[DATA PROVIDED — start]
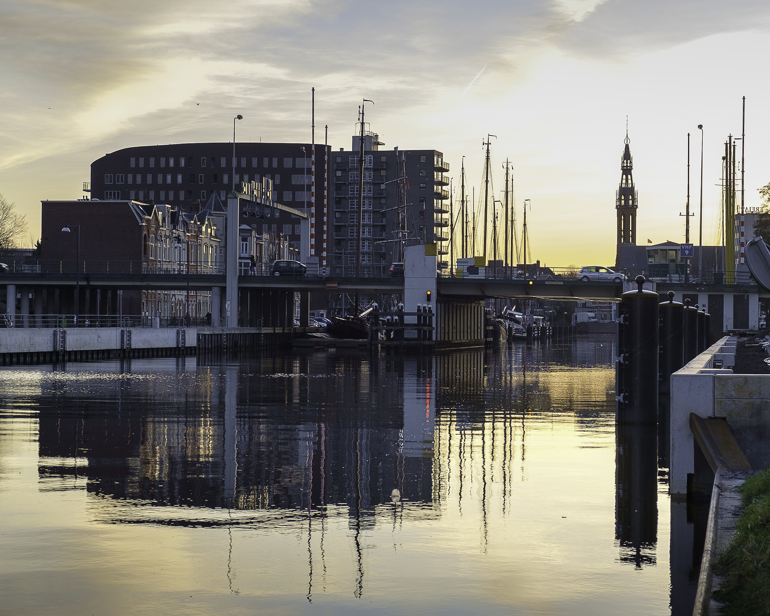 Oosterhavenbrug gezien vanaf het Eemskanaal
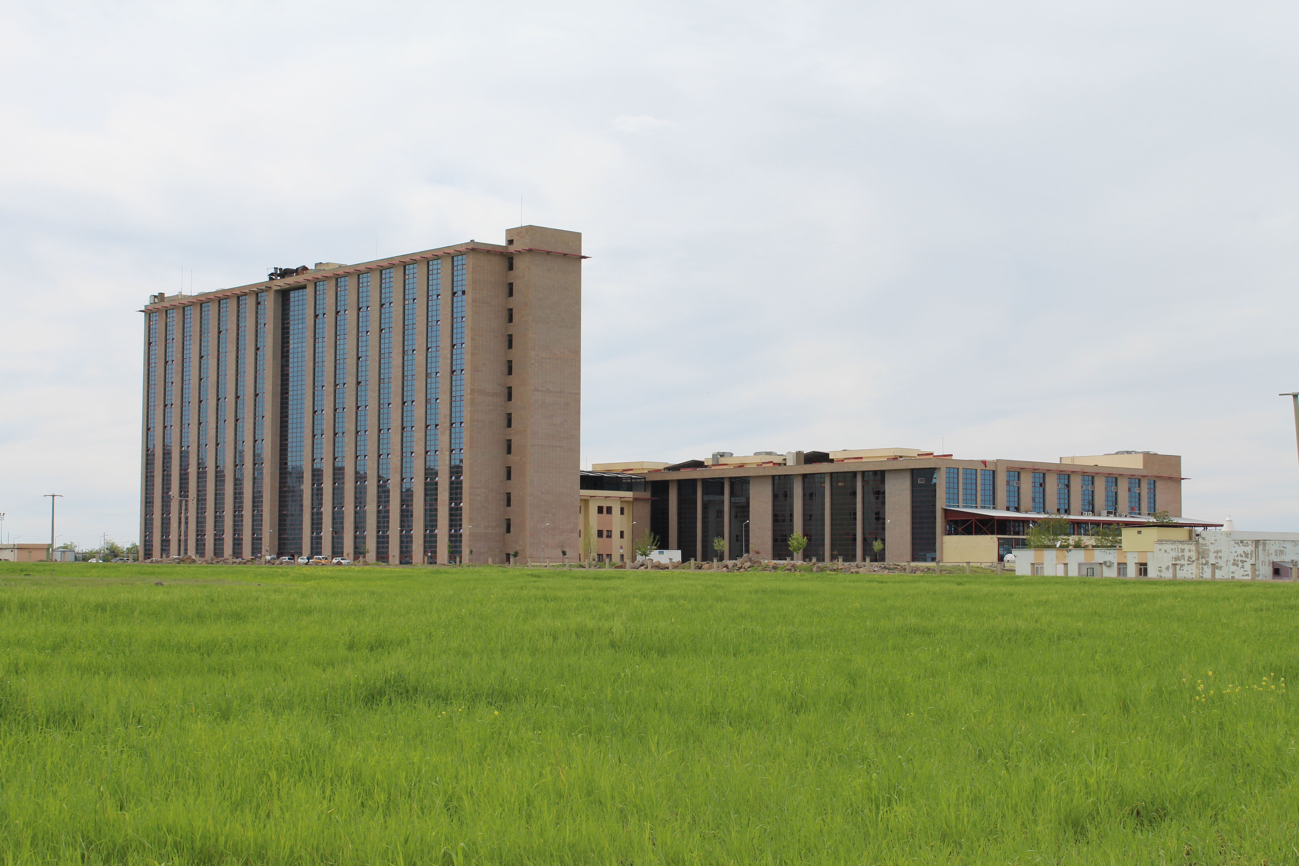 Gazi Yaşargil Eğitim ve Araştırma Hastanesi görünümü
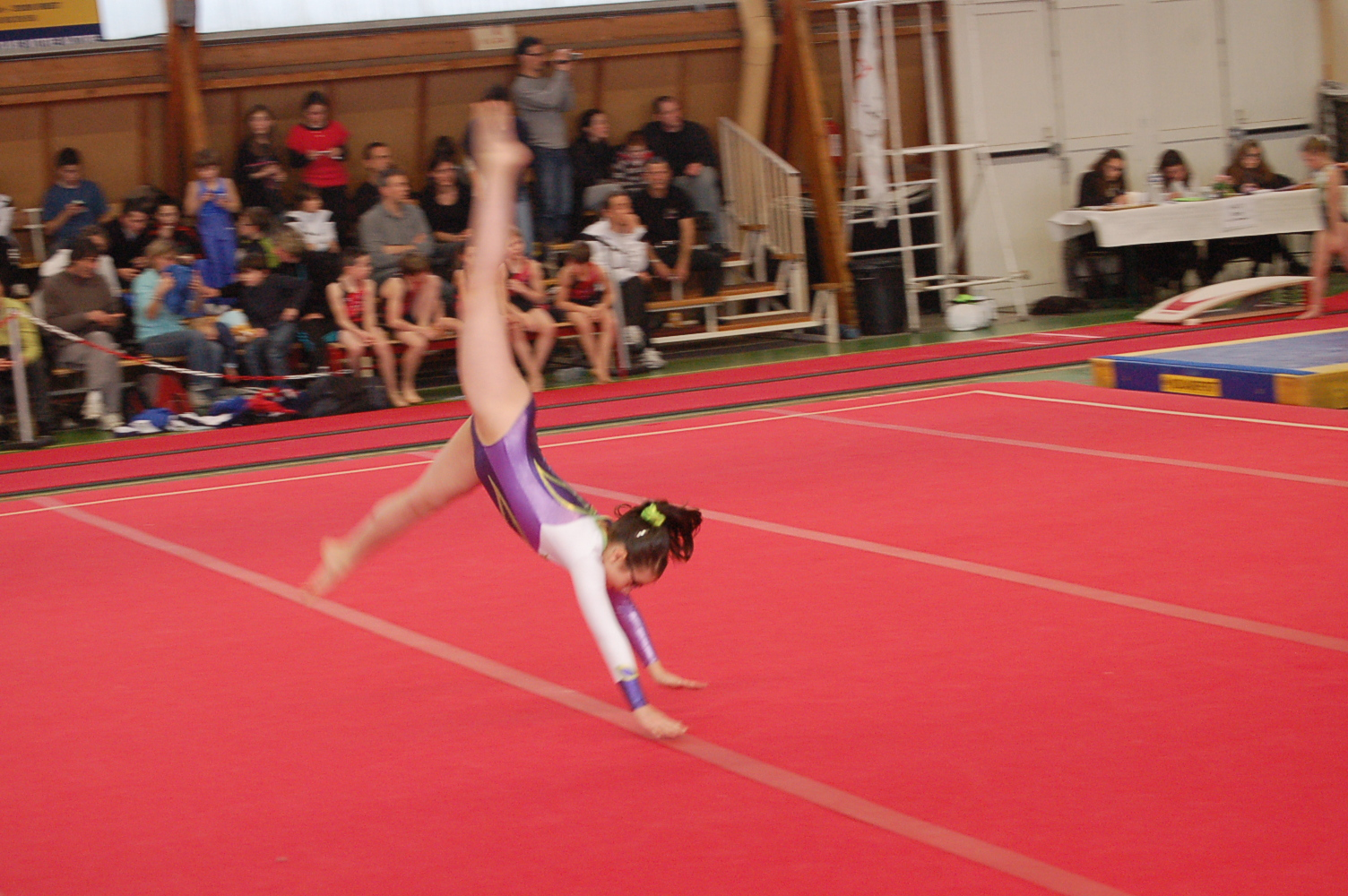 départ de saut de main ( passage par l'atr)
[DATA PROVIDED — finish]
ACTIVITY: Omit the pictures, then print the rest of the listing above exactly.

OUTPUT OF THE EXERCISE:
 Oosterhavenbrug gezien vanaf het Eemskanaal
 Gazi Yaşargil Eğitim ve Araştırma Hastanesi görünümü
 départ de saut de main ( passage par l'atr)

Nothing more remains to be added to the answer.